# advice



## dlpjr (Nov 27, 2006)

I just joined this website so I hope im not abusing my privilege. As i said in other posts im starting class at LCB in Jan. I want to work during this time in the industry. What are my best bets as far as someone who has no restaurant experience but is totally committed to doing whatever it takes. My thought was to throw myself at the feet at the good restaurants in my area and tell them i will do anything. What do you guys think?


----------



## misno (Nov 30, 2006)

It certainly couldn't hurt. If you appear earnest enough, and plan a well timed meeting with the Chef, I'm sure you would get taken on in some capacity. ****, throwing yourself at the mercy of a restaurant is basically how we all got started. I personally threw myself under Red Lobster's dish machine back in 1989. :lol:


----------



## egg_benidict (Dec 1, 2006)

I went to school once, now I have a place on prime time TV.


----------



## ras1187 (Oct 3, 2006)

Apply everywhere, if nobody calls in a month, do it again.

When I was seeking my first kitchen job... I spent quite some time putting together my resume, then spent about 5 straight days applying, covering a different part of the city on each day. I was discouraged when job interviews were cancelled because somebody older/more qualified got the job. After I was beginning to think all hope was lost, I was called in for an interview with T.G.I.Friday's about an opening line cook position 4 months after I had applied with them. I took it, and all has been good since then.
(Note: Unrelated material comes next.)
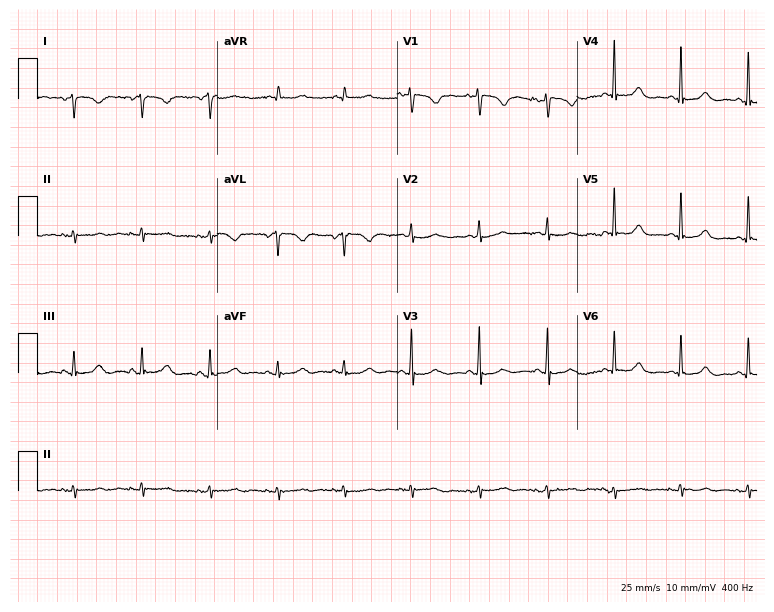
12-lead ECG from an 80-year-old female patient. Screened for six findings — first-degree AV block, right bundle branch block, left bundle branch block, sinus bradycardia, atrial fibrillation, sinus tachycardia — none is recorded. Findings outside these six are not listed.

The worst thing that anybody can tell you is "No", so don't hold back. Put together a nice resume, dress yourself up nicely, be polite, and impress that potential employer.


----------



## misno (Nov 30, 2006)

Is that in FRONT of the TV? :lol:


----------



## jayme (Sep 5, 2006)

Dlp-
You are probably working by now, but if not.... some folks get their start by doing an internship/volunteer work in a restaurant- 1 or 2 days a week for a few weeks- unless you need a full time to pay the rent, then obviously that wouldn't work. Give us and update... did you find a job?


----------